The AAF was not satisfied with the slow (410 mph or less) speed the XB-52 could obtain with six T35s, and was demanding 10,000 eshp to bring a four-engine version up to 450 mph. Wright responded by adding a third centrifugal compressor stage and a third axial turbine stage to create the T35-3, initially rated at 7,300 shp, and weighing 5,950 lb. The contract for this version (W33-038ac-14145) was signed December 15, 1946 to continue development of the engine, and interest in the T35-1 declined rapidly. By January 1948, the USAF was declaring the T35 to be its top-priority engine. Sometime before April 1948, the T35-3 had been uprated to 8,900 shp. Parts were fabricated for the -3, and first run was projected for September or October 1948. Wright was studying hollow turbine blades and recuperation in early 1948, and incorporated hollow blades in the Turbo-Compound’s turbines. Recuperation was not used.

 

Video of B-17 Testbed with XT-35 Installed (through 1:40)

 

Shortly after -3 contract signing Boeing was realizing that propeller technology was inadequate to properly absorb power at 35,000 feet, and asked for contra-rotating propellers. This required a new gearbox design, and combined with changing the engine installation from tractor to pusher for a backup B-36 installation, resulted in the need for a new remote propeller-reduction gearbox, and the T35-5 model was eventually created to feature that gearbox change. Contract W33-038ac-21718 was signed on May 19, 1947 for the pusher/contra-rotating-propeller version.

In May 1948, the USAF was still saying “the T35 was imperative for the B-52”. The central problem of getting the T35 engine up to even 5,500-shp output with durability and reliability was being slowly resolved, and Wright had only been able to obtain 700 hours of engine development running by June 1948, as indicated in a report from Wright to the USAF dated June 14. Worse, it was not yet able to complete the 10-hour endurance test. However, the USAF reported that the PFRT on the -1 engine was completed in late July; so the intervening five weeks must have seen a breakthrough. This writer believes that test to have been the older 10-hour PFRT and not the 50-hour PFRT that was just coming into use.
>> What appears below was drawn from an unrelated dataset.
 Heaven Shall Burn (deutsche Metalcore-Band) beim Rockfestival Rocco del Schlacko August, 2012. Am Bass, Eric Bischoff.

The June report projected Wright’s test schedule would reach 1,700 hours around the time the program was canceled, and not reach its goal of 10,000 hours of development engine operation until 1953. In that era, 10,000 development running hours were typically needed to prove an engine ready for trouble-fee production (engines would be certified/qualified sooner, with the expectation that service use would find and iron out some problems). Some writers have defined the T35’s progress as “slowness” in developing the engine (the T37 too), and that it caused the USAF to lose enthusiasm for turboprops. However, the successful T34 program proceeded at the same rate overall, and even took much longer for its first run. Although unstated in the histories of the big turboprop development programs, the gearbox was at least as big a challenge as the turbine stage. Wright’s June report also projected the cost of the T35 program to reach $56 million by the time all of the major problems had been found and fixed (10,000 hrs test work).
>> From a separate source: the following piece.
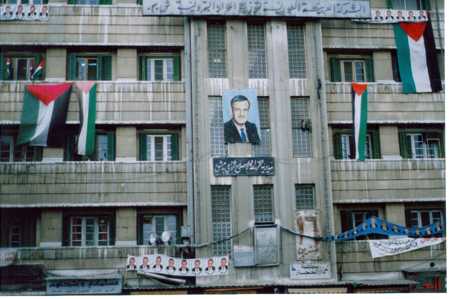 Syria 1992

To obtain the greater power and improved fuel consumption, Wright increased engine shaft speed from 7,080 to 7,200 rpm, and increased turbine inlet temperature from around 1,550°F to 1,700°F. The addition of the third centrifugal compressor stage, a stackup that has only been done in water pumps, increased engine pressure ratio from about 4.5 to 9.4 (combined with the speed increase). Four engines were built for development running in the -1 program, two more were built for the -3 program, supplemented by four complete sets of spares (four equivalent engines), and only two new gearboxes ordered for the -5 program; to be run on an engine by April 1949. Wright admitted it was able to average only 8 hours of run time per engine per month, so that total run time likely did not exceed the projected 1,700 hours. Wright was projecting a steady increase in the run-time rate up to about 25 hours. Wright had also asked to be able to use the common parts fabricated for the -3 to get more -1 engines running. The expected first run of the -3 engine was delayed from late in 1948 to April or May 1949. The archive does not say that this occurred, but there was development activity, even after termination into the summer. Also, the parts for the contra-rotating gearbox were built but not tested until after cancellation proceedings started, with 30 hours running done. It is not clear if this running was on a -1 or -3 engine.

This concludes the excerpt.